Par Julien Clamence
Comment s’est constitué le mouvement ouvrier ? Voilà une question fondamentale et que chaque révolutionnaire finit immanquablement par se poser. En effet, nos oligarchies libérales, aussi terriblement inégalitaires soient-elles, sont le produit d’une lutte, parfois très violente, entre les différentes élites qui alternent au sommet des États et le mouvement ouvrier qui en constituait les bases. Ce qu’on appelle parfois trop simplement la lutte des classes n’est pas une simple opposition sociologique ou un combat à mort pétrifié à travers les temps historiques. Leurs interactions forgent une dynamique, une dialectique. Toute personne qui souhaite comprendre le monde tel qu’il est, tel qu’il aurait pu être et tel qu’il sera, doit interroger l’histoire et la considérer comme l’évolution forcée et contrainte du capitalisme soumis au changement par le mouvement ouvrier et la constellation politique socialiste.

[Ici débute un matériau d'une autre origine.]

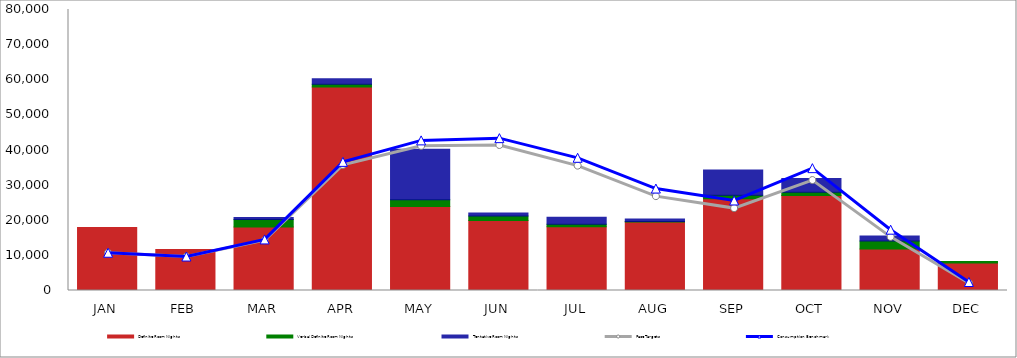
| Category | Definite Room Nights | Verbal Definite Room Nights | Tentative Room Nights |
|---|---|---|---|
| JAN | 17918 | 0 | 0 |
| FEB | 11670 | 0 | 0 |
| MAR | 18085 | 2160 | 560 |
| APR | 57967 | 726 | 1618 |
| MAY | 23896 | 1958 | 14337 |
| JUN | 19907 | 1285 | 864 |
| JUL | 18154 | 682 | 2039 |
| AUG | 19488 | 150 | 720 |
| SEP | 26098 | 985 | 7236 |
| OCT | 27043 | 918 | 3930 |
| NOV | 11813 | 2272 | 1437 |
| DEC | 7818 | 440 | 0 |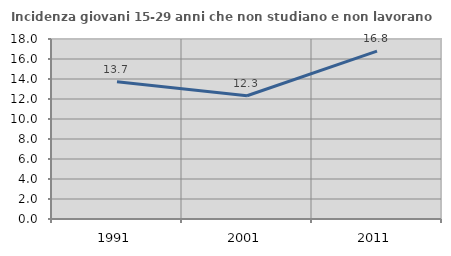
| Category | Incidenza giovani 15-29 anni che non studiano e non lavorano  |
|---|---|
| 1991.0 | 13.715 |
| 2001.0 | 12.329 |
| 2011.0 | 16.788 |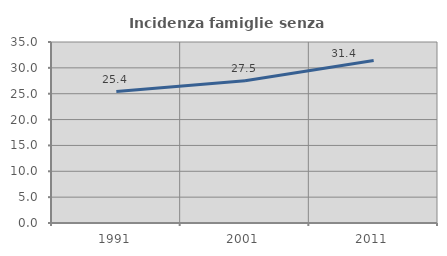
| Category | Incidenza famiglie senza nuclei |
|---|---|
| 1991.0 | 25.407 |
| 2001.0 | 27.496 |
| 2011.0 | 31.422 |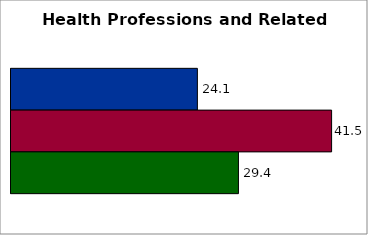
| Category | 50 states and D.C. | SREB states | State |
|---|---|---|---|
| 0 | 24.102 | 41.457 | 29.412 |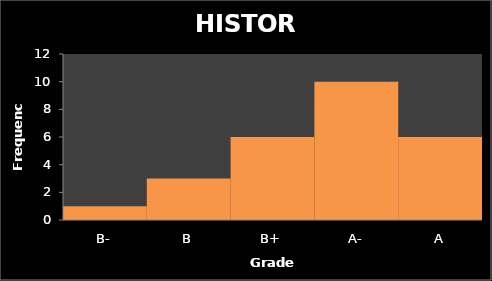
| Category | Series 0 |
|---|---|
| B- | 1 |
| B | 3 |
| B+ | 6 |
| A- | 10 |
| A | 6 |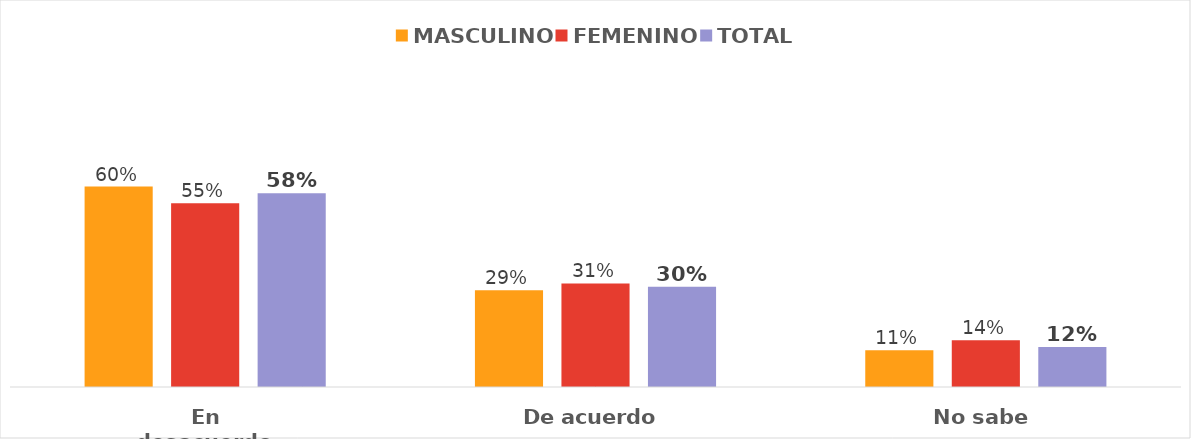
| Category | MASCULINO | FEMENINO | TOTAL |
|---|---|---|---|
| En desacuerdo | 0.6 | 0.55 | 0.58 |
| De acuerdo | 0.29 | 0.31 | 0.3 |
| No sabe | 0.11 | 0.14 | 0.12 |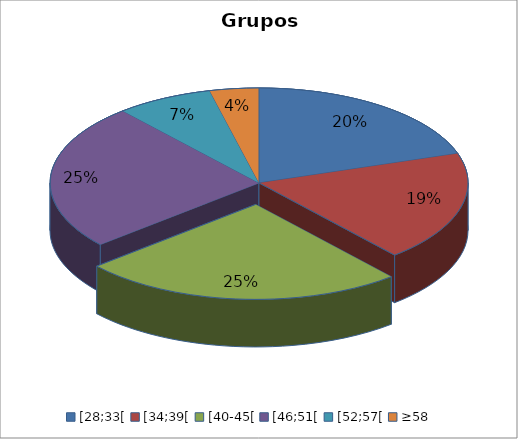
| Category | Series 0 |
|---|---|
| [28;33[ | 0.2 |
| [34;39[ | 0.188 |
| [40-45[ | 0.25 |
| [46;51[ | 0.25 |
| [52;57[ | 0.075 |
| ≥58 | 0.038 |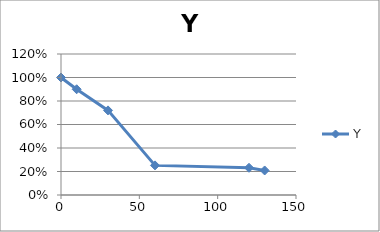
| Category | Y |
|---|---|
| 0.0 | 1 |
| 10.0 | 0.9 |
| 30.0 | 0.72 |
| 60.0 | 0.252 |
| 120.0 | 0.232 |
| 130.0 | 0.209 |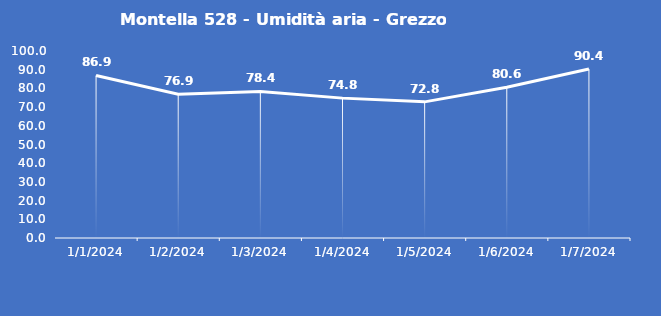
| Category | Montella 528 - Umidità aria - Grezzo (%) |
|---|---|
| 1/1/24 | 86.9 |
| 1/2/24 | 76.9 |
| 1/3/24 | 78.4 |
| 1/4/24 | 74.8 |
| 1/5/24 | 72.8 |
| 1/6/24 | 80.6 |
| 1/7/24 | 90.4 |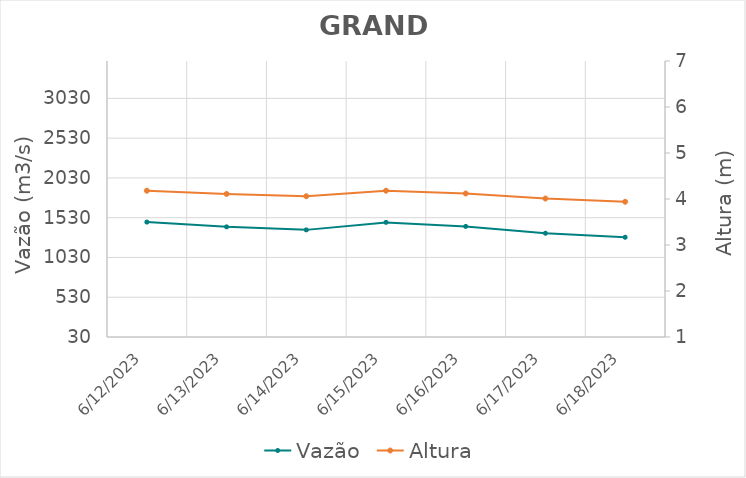
| Category | Vazão |
|---|---|
| 4/26/22 | 3205.71 |
| 4/25/22 | 3076.9 |
| 4/24/22 | 3022.48 |
| 4/23/22 | 2956.02 |
| 4/22/22 | 2862.73 |
| 4/21/22 | 2621.07 |
| 4/20/22 | 2679.31 |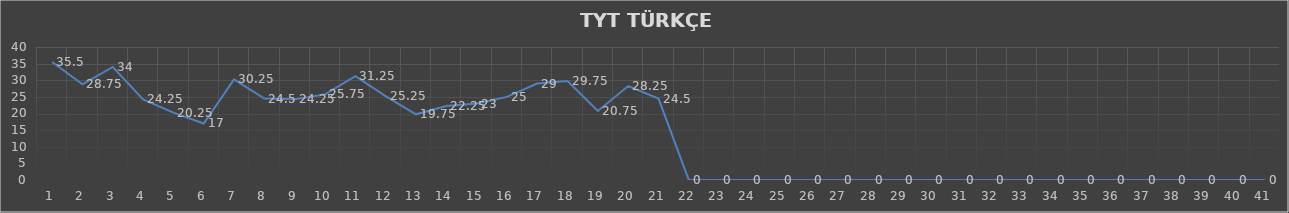
| Category | Series 0 |
|---|---|
| 0 | 35.5 |
| 1 | 28.75 |
| 2 | 34 |
| 3 | 24.25 |
| 4 | 20.25 |
| 5 | 17 |
| 6 | 30.25 |
| 7 | 24.5 |
| 8 | 24.25 |
| 9 | 25.75 |
| 10 | 31.25 |
| 11 | 25.25 |
| 12 | 19.75 |
| 13 | 22.25 |
| 14 | 23 |
| 15 | 25 |
| 16 | 29 |
| 17 | 29.75 |
| 18 | 20.75 |
| 19 | 28.25 |
| 20 | 24.5 |
| 21 | 0 |
| 22 | 0 |
| 23 | 0 |
| 24 | 0 |
| 25 | 0 |
| 26 | 0 |
| 27 | 0 |
| 28 | 0 |
| 29 | 0 |
| 30 | 0 |
| 31 | 0 |
| 32 | 0 |
| 33 | 0 |
| 34 | 0 |
| 35 | 0 |
| 36 | 0 |
| 37 | 0 |
| 38 | 0 |
| 39 | 0 |
| 40 | 0 |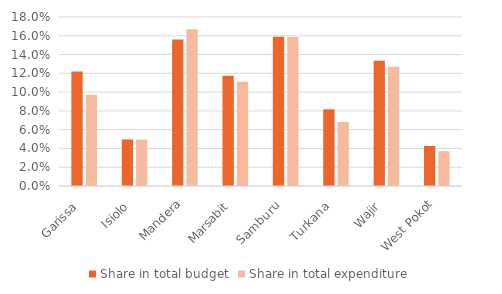
| Category | Share in total budget | Share in total expenditure |
|---|---|---|
| Garissa  | 0.122 | 0.097 |
| Isiolo  | 0.05 | 0.049 |
| Mandera | 0.156 | 0.167 |
| Marsabit  | 0.117 | 0.111 |
| Samburu  | 0.159 | 0.159 |
| Turkana  | 0.082 | 0.068 |
| Wajir  | 0.133 | 0.127 |
| West Pokot | 0.043 | 0.037 |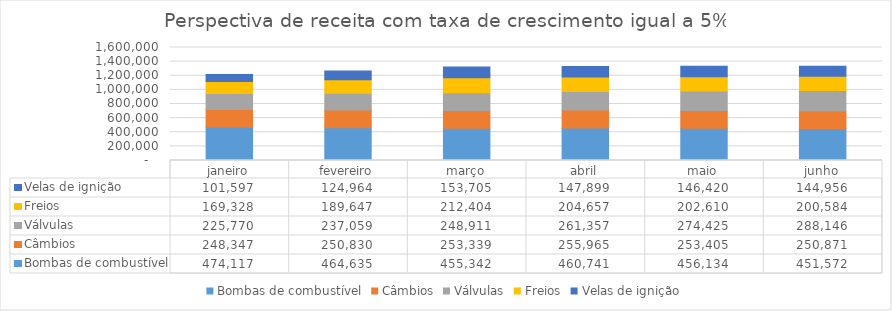
| Category | Bombas de combustível | Câmbios | Válvulas | Freios | Velas de ignição |
|---|---|---|---|---|---|
| janeiro | 474117 | 248347 | 225770 | 169327.5 | 101596.5 |
| fevereiro | 464634.66 | 250830.47 | 237058.5 | 189646.8 | 124963.695 |
| março | 455341.967 | 253338.775 | 248911.425 | 212404.416 | 153705.345 |
| abril | 460741 | 255965 | 261356.996 | 204657 | 147899 |
| maio | 456133.59 | 253405.35 | 274424.846 | 202610.43 | 146420.01 |
| junho | 451572.254 | 250871.296 | 288146.088 | 200584.326 | 144955.81 |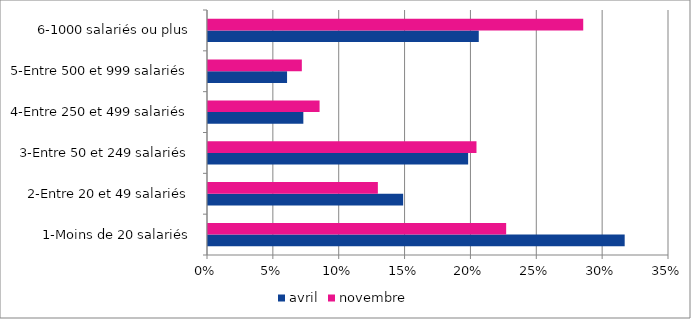
| Category | avril | novembre |
|---|---|---|
| 1-Moins de 20 salariés | 0.316 | 0.226 |
| 2-Entre 20 et 49 salariés | 0.148 | 0.129 |
| 3-Entre 50 et 249 salariés | 0.198 | 0.204 |
| 4-Entre 250 et 499 salariés | 0.072 | 0.085 |
| 5-Entre 500 et 999 salariés | 0.06 | 0.071 |
| 6-1000 salariés ou plus | 0.206 | 0.285 |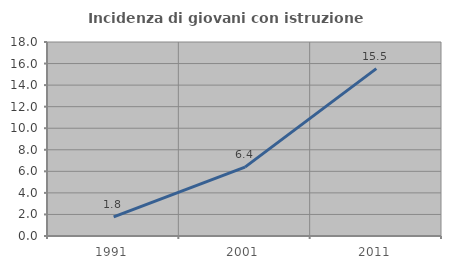
| Category | Incidenza di giovani con istruzione universitaria |
|---|---|
| 1991.0 | 1.773 |
| 2001.0 | 6.39 |
| 2011.0 | 15.53 |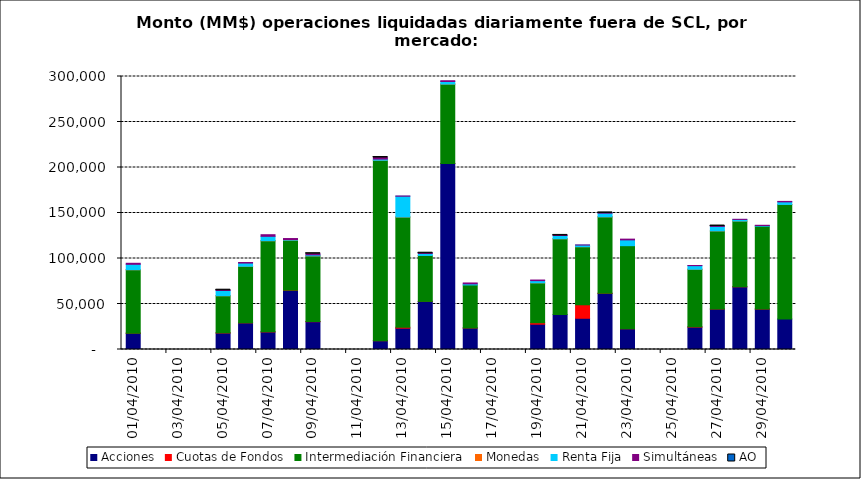
| Category | Acciones | Cuotas de Fondos | Intermediación Financiera | Monedas | Renta Fija | Simultáneas | AO |
|---|---|---|---|---|---|---|---|
| 01/04/2010 | 17931.351 | 34.937 | 69674.97 | 17.365 | 5961.352 | 1123.387 | 0 |
| 05/04/2010 | 18129.36 | 189.503 | 40750.298 | 26.18 | 5738.156 | 326.18 | 0.039 |
| 06/04/2010 | 29268.501 | 55.878 | 62080.535 | 41.18 | 3538.101 | 638.377 | 0 |
| 07/04/2010 | 19308.4 | 72.127 | 100118.267 | 41.561 | 4830.88 | 1780.999 | 0 |
| 08/04/2010 | 64953.29 | 251.024 | 54933.521 | 2.16 | 698.501 | 1097.564 | 0 |
| 09/04/2010 | 30535.037 | 171.177 | 72152.531 | 11.679 | 1146.926 | 1239.324 | 0.155 |
| 12/04/2010 | 9668.828 | 24.997 | 198209.866 | 27.119 | 1310.015 | 1709.631 | 0.012 |
| 13/04/2010 | 23421.643 | 1028.305 | 121114.509 | 52.155 | 22835.311 | 232.718 | 0 |
| 14/04/2010 | 52812.302 | 41.405 | 50481.275 | 6.68 | 2220.817 | 236.854 | 0.031 |
| 15/04/2010 | 204418.379 | 42.988 | 87189.869 | 3.512 | 2826.495 | 882.177 | 0 |
| 16/04/2010 | 23641.427 | 28.746 | 47258.959 | 0 | 1213.396 | 972.878 | 0 |
| 19/04/2010 | 27798.751 | 1607.651 | 43846.023 | 0.72 | 2396.442 | 684.249 | 0 |
| 20/04/2010 | 38369.512 | 0 | 83320.111 | 10.797 | 3567.76 | 86.929 | 0.044 |
| 21/04/2010 | 34317.744 | 14821.095 | 63788.674 | 7.39 | 1861.459 | 91.915 | 0 |
| 22/04/2010 | 61701.791 | 70.99 | 84006.14 | 1.065 | 4045.498 | 252.404 | 0.489 |
| 23/04/2010 | 22780.948 | 100.716 | 91205.475 | 0 | 6356.77 | 841.165 | 0 |
| 26/04/2010 | 24602.151 | 346.614 | 63240.984 | 4.555 | 3938.139 | 192.651 | 0 |
| 27/04/2010 | 44513.87 | 19.506 | 85806.732 | 13.65 | 4938.97 | 357.155 | 0.02 |
| 28/04/2010 | 68889.064 | 99.346 | 72176.409 | 3.897 | 1747.428 | 148.766 | 0 |
| 29/04/2010 | 44445.818 | 82.375 | 90969.008 | 0 | 656.208 | 350.338 | 0 |
| 30/04/2010 | 33443.073 | 0 | 125972.412 | 0.7 | 2826.808 | 495.658 | 0 |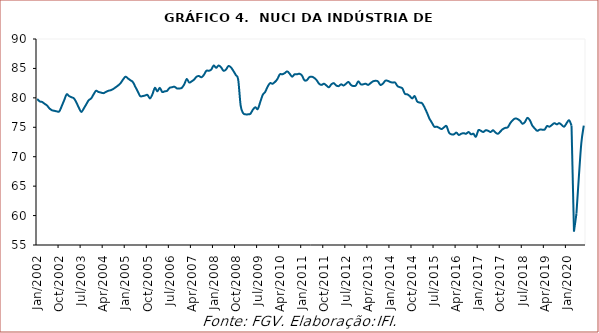
| Category | Nuci |
|---|---|
| 2002-01-01 | 79.8 |
| 2002-02-01 | 79.4 |
| 2002-03-01 | 79.3 |
| 2002-04-01 | 79 |
| 2002-05-01 | 78.7 |
| 2002-06-01 | 78.2 |
| 2002-07-01 | 77.9 |
| 2002-08-01 | 77.8 |
| 2002-09-01 | 77.7 |
| 2002-10-01 | 77.7 |
| 2002-11-01 | 78.6 |
| 2002-12-01 | 79.6 |
| 2003-01-01 | 80.6 |
| 2003-02-01 | 80.3 |
| 2003-03-01 | 80.1 |
| 2003-04-01 | 79.9 |
| 2003-05-01 | 79.2 |
| 2003-06-01 | 78.3 |
| 2003-07-01 | 77.6 |
| 2003-08-01 | 78.2 |
| 2003-09-01 | 78.9 |
| 2003-10-01 | 79.6 |
| 2003-11-01 | 79.9 |
| 2003-12-01 | 80.6 |
| 2004-01-01 | 81.2 |
| 2004-02-01 | 81 |
| 2004-03-01 | 80.9 |
| 2004-04-01 | 80.8 |
| 2004-05-01 | 81 |
| 2004-06-01 | 81.2 |
| 2004-07-01 | 81.3 |
| 2004-08-01 | 81.5 |
| 2004-09-01 | 81.8 |
| 2004-10-01 | 82.1 |
| 2004-11-01 | 82.5 |
| 2004-12-01 | 83.1 |
| 2005-01-01 | 83.6 |
| 2005-02-01 | 83.3 |
| 2005-03-01 | 83 |
| 2005-04-01 | 82.7 |
| 2005-05-01 | 81.9 |
| 2005-06-01 | 81.1 |
| 2005-07-01 | 80.3 |
| 2005-08-01 | 80.3 |
| 2005-09-01 | 80.4 |
| 2005-10-01 | 80.5 |
| 2005-11-01 | 79.9 |
| 2005-12-01 | 80.6 |
| 2006-01-01 | 81.7 |
| 2006-02-01 | 81.1 |
| 2006-03-01 | 81.7 |
| 2006-04-01 | 81 |
| 2006-05-01 | 81.1 |
| 2006-06-01 | 81.2 |
| 2006-07-01 | 81.7 |
| 2006-08-01 | 81.8 |
| 2006-09-01 | 81.9 |
| 2006-10-01 | 81.6 |
| 2006-11-01 | 81.6 |
| 2006-12-01 | 81.7 |
| 2007-01-01 | 82.3 |
| 2007-02-01 | 83.2 |
| 2007-03-01 | 82.6 |
| 2007-04-01 | 82.8 |
| 2007-05-01 | 83.1 |
| 2007-06-01 | 83.6 |
| 2007-07-01 | 83.7 |
| 2007-08-01 | 83.5 |
| 2007-09-01 | 83.9 |
| 2007-10-01 | 84.6 |
| 2007-11-01 | 84.6 |
| 2007-12-01 | 84.8 |
| 2008-01-01 | 85.5 |
| 2008-02-01 | 85.1 |
| 2008-03-01 | 85.5 |
| 2008-04-01 | 85.2 |
| 2008-05-01 | 84.6 |
| 2008-06-01 | 84.8 |
| 2008-07-01 | 85.4 |
| 2008-08-01 | 85.2 |
| 2008-09-01 | 84.6 |
| 2008-10-01 | 83.9 |
| 2008-11-01 | 83.1 |
| 2008-12-01 | 78.7 |
| 2009-01-01 | 77.4 |
| 2009-02-01 | 77.2 |
| 2009-03-01 | 77.2 |
| 2009-04-01 | 77.3 |
| 2009-05-01 | 78 |
| 2009-06-01 | 78.4 |
| 2009-07-01 | 78.1 |
| 2009-08-01 | 79.3 |
| 2009-09-01 | 80.5 |
| 2009-10-01 | 81 |
| 2009-11-01 | 81.9 |
| 2009-12-01 | 82.5 |
| 2010-01-01 | 82.4 |
| 2010-02-01 | 82.7 |
| 2010-03-01 | 83.2 |
| 2010-04-01 | 84 |
| 2010-05-01 | 84 |
| 2010-06-01 | 84.2 |
| 2010-07-01 | 84.5 |
| 2010-08-01 | 84.1 |
| 2010-09-01 | 83.6 |
| 2010-10-01 | 84 |
| 2010-11-01 | 84 |
| 2010-12-01 | 84.1 |
| 2011-01-01 | 83.8 |
| 2011-02-01 | 83 |
| 2011-03-01 | 83 |
| 2011-04-01 | 83.5 |
| 2011-05-01 | 83.6 |
| 2011-06-01 | 83.4 |
| 2011-07-01 | 83 |
| 2011-08-01 | 82.4 |
| 2011-09-01 | 82.2 |
| 2011-10-01 | 82.4 |
| 2011-11-01 | 82.1 |
| 2011-12-01 | 81.8 |
| 2012-01-01 | 82.3 |
| 2012-02-01 | 82.5 |
| 2012-03-01 | 82.1 |
| 2012-04-01 | 82 |
| 2012-05-01 | 82.3 |
| 2012-06-01 | 82.1 |
| 2012-07-01 | 82.4 |
| 2012-08-01 | 82.7 |
| 2012-09-01 | 82.2 |
| 2012-10-01 | 82 |
| 2012-11-01 | 82.1 |
| 2012-12-01 | 82.8 |
| 2013-01-01 | 82.3 |
| 2013-02-01 | 82.3 |
| 2013-03-01 | 82.4 |
| 2013-04-01 | 82.2 |
| 2013-05-01 | 82.5 |
| 2013-06-01 | 82.8 |
| 2013-07-01 | 82.9 |
| 2013-08-01 | 82.8 |
| 2013-09-01 | 82.2 |
| 2013-10-01 | 82.4 |
| 2013-11-01 | 82.9 |
| 2013-12-01 | 82.9 |
| 2014-01-01 | 82.7 |
| 2014-02-01 | 82.6 |
| 2014-03-01 | 82.6 |
| 2014-04-01 | 82 |
| 2014-05-01 | 81.8 |
| 2014-06-01 | 81.6 |
| 2014-07-01 | 80.7 |
| 2014-08-01 | 80.6 |
| 2014-09-01 | 80.3 |
| 2014-10-01 | 79.9 |
| 2014-11-01 | 80.3 |
| 2014-12-01 | 79.4 |
| 2015-01-01 | 79.2 |
| 2015-02-01 | 79.1 |
| 2015-03-01 | 78.4 |
| 2015-04-01 | 77.5 |
| 2015-05-01 | 76.5 |
| 2015-06-01 | 75.8 |
| 2015-07-01 | 75.1 |
| 2015-08-01 | 75.1 |
| 2015-09-01 | 74.9 |
| 2015-10-01 | 74.7 |
| 2015-11-01 | 75 |
| 2015-12-01 | 75.2 |
| 2016-01-01 | 74.1 |
| 2016-02-01 | 73.8 |
| 2016-03-01 | 73.8 |
| 2016-04-01 | 74.1 |
| 2016-05-01 | 73.7 |
| 2016-06-01 | 73.9 |
| 2016-07-01 | 74 |
| 2016-08-01 | 73.9 |
| 2016-09-01 | 74.2 |
| 2016-10-01 | 73.8 |
| 2016-11-01 | 73.9 |
| 2016-12-01 | 73.4 |
| 2017-01-01 | 74.5 |
| 2017-02-01 | 74.4 |
| 2017-03-01 | 74.2 |
| 2017-04-01 | 74.5 |
| 2017-05-01 | 74.4 |
| 2017-06-01 | 74.2 |
| 2017-07-01 | 74.5 |
| 2017-08-01 | 74.1 |
| 2017-09-01 | 73.9 |
| 2017-10-01 | 74.3 |
| 2017-11-01 | 74.7 |
| 2017-12-01 | 74.9 |
| 2018-01-01 | 75 |
| 2018-02-01 | 75.7 |
| 2018-03-01 | 76.2 |
| 2018-04-01 | 76.5 |
| 2018-05-01 | 76.4 |
| 2018-06-01 | 76.1 |
| 2018-07-01 | 75.6 |
| 2018-08-01 | 75.9 |
| 2018-09-01 | 76.6 |
| 2018-10-01 | 76.2 |
| 2018-11-01 | 75.3 |
| 2018-12-01 | 74.8 |
| 2019-01-01 | 74.4 |
| 2019-02-01 | 74.6 |
| 2019-03-01 | 74.6 |
| 2019-04-01 | 74.6 |
| 2019-05-01 | 75.2 |
| 2019-06-01 | 75.1 |
| 2019-07-01 | 75.4 |
| 2019-08-01 | 75.7 |
| 2019-09-01 | 75.5 |
| 2019-10-01 | 75.7 |
| 2019-11-01 | 75.4 |
| 2019-12-01 | 75.1 |
| 2020-01-01 | 75.7 |
| 2020-02-01 | 76.2 |
| 2020-03-01 | 75.3 |
| 2020-04-01 | 57.3 |
| 2020-05-01 | 60.3 |
| 2020-06-01 | 66.6 |
| 2020-07-01 | 72.3 |
| 2020-08-01 | 75.3 |

C’est d’ailleurs l’un des grands impensés du marxisme (orthodoxe) : comment les ouvriers, de par leurs luttes, ont infléchi le cours de l’histoire et ont forcé le capitalisme à muter. La grande social-démocratisation du monde d’après 45 peut être expliquée par ce phénomène, comme tous les acquis qu’on classe sous l’étiquette « d’État de droit » ou de « démocratie représentative ». Même de nos jours, à l’époque d’une gauche de droite, à l’époque où les compromis keynésiens sont détricotés méthodiquement, le legs du mouvement ouvrier reste un fondement de nos sociétés.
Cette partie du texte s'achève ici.